Once he got home and was living with his parents, he thought about the hardship people had faced, and decided to subvert some budget food sites that rely on people buying large amounts of food and splitting it up (or require extra ‘storecupboard’ staples).
He says: ‘I wanted to create recipes that cost exactly what I say they do – with no hidden ingredients to be added. Each of my recipes cost less than £1 to make, and I also compile five and seven-day meal plans to follow.
‘When I speak to people about recipes and costing often I’m met with quite a lot of skepticism trying to convince people that you can cook hearty meals for less than £1. But when you show the mathematics behind it and the ingredients that go into each meal, it’s easy to see how it can be done.’

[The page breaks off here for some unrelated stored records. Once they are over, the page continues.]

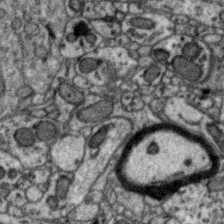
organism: Zebra finch
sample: Brain
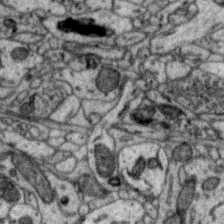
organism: Zebra finch
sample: Brain
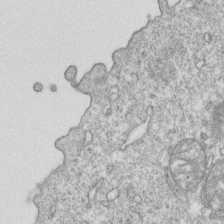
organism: Mouse
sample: Activated OT-1 CD8+ T cells
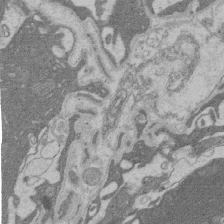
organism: Rat
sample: Salivary granule
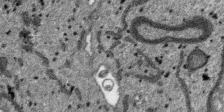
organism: Human
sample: Lung epithelial cells, uninfected (mock) control
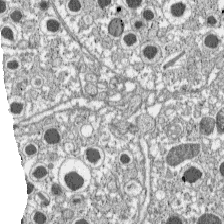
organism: C57BL Mouse
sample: Pancreatic islet
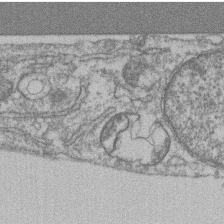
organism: Mouse
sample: T cell stromal cell synapse
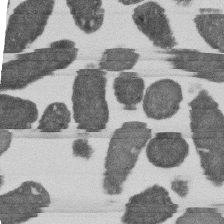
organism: E. coli
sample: Bacterial nucleoid
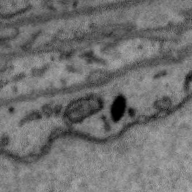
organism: Zebra finch
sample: Brain
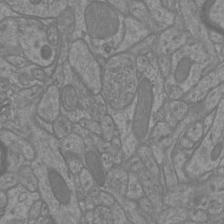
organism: Mouse
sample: Cortical neurons
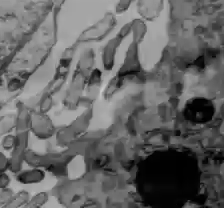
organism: C57BL Mouse
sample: Liver
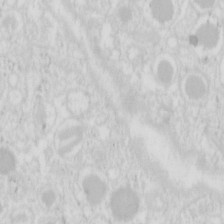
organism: Mouse
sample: Pancreas
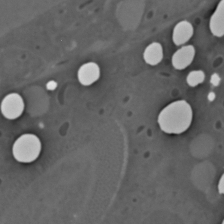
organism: C. elegans
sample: C. elegans embryo
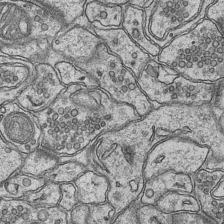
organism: Mouse
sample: CA1 Hippocampus
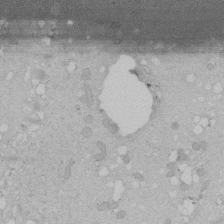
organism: Human
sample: Melanocyte Keratinocyte synapse skin construct
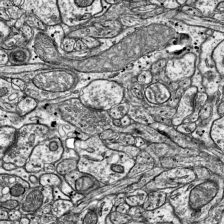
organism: Mouse
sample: Visual Cortex
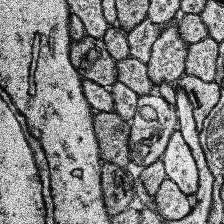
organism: Human
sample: Temporal Lobe
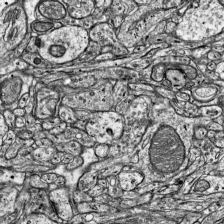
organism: Mouse
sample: Visual Cortex
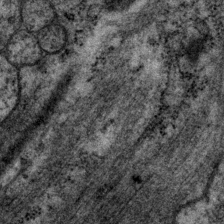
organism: P. pacificus
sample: Pharynx
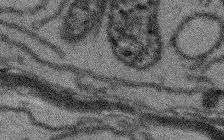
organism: Arabidopsis thaliana
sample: Root tip
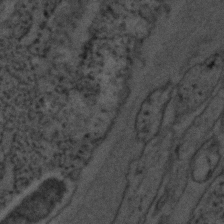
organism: C. elegans
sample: C. elegans embryo
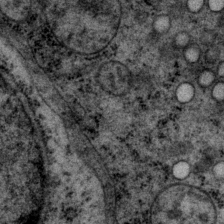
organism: P. pacificus
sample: Pharynx
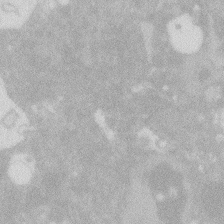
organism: Zebrafish
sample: Macrophage
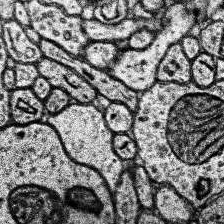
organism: Human
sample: Temporal Lobe
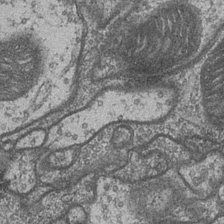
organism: Drosophila
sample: Optic medulla
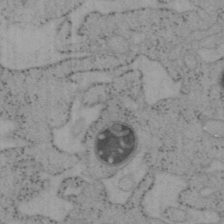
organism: Mouse
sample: OT-I killer T cells with ID8 ovarian cancer cells
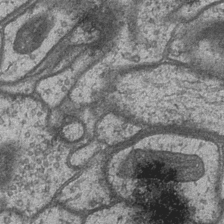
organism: Drosophila
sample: Optic medulla
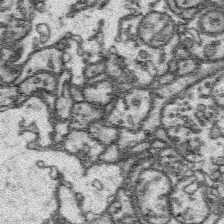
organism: Platynereis dumerilii
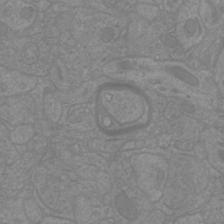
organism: Mouse
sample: Cortical neurons
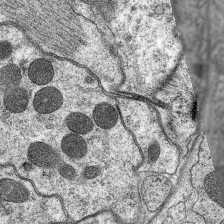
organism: C. elegans
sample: Pharynx
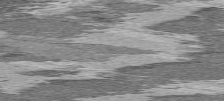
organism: C57BL Mouse
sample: Heart
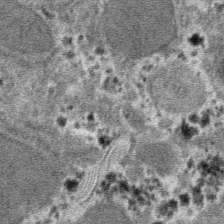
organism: Mouse
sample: Mouse hepatocytes
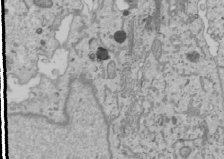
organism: Human
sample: Mitochondria in U2OS cells
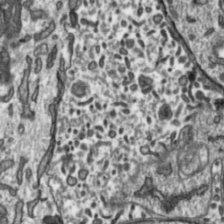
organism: Toxoplasma gondii
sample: Parasites in a vacuole inside a host cell
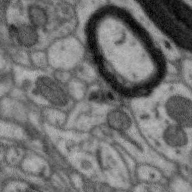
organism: Zebra finch
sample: Brain
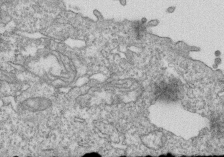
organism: Human
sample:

When it comes to supermarket shopping, Edward says the best value option depends on the individual.
‘People can argue all day long about what supermarket is best for a budget food shop but it depends on what you are buying,’ he says.
‘You need to look at where you can get your favourites and staples for less and go from there. I wouldn’t encourage people to drive around from shop to shop, or go miles out of their way.
‘For Quid Kitchen, I mostly use prices from Asda, as it’s the most convenient supermarket for me. I never use promotional prices in my recipes, such as the 19p spuds for Christmas, as I want people to be able to use the recipes at any time. Of course, if you know what you are going to eat and go into a shop with that list of ingredients, you stand a much higher chance of staying on budget.’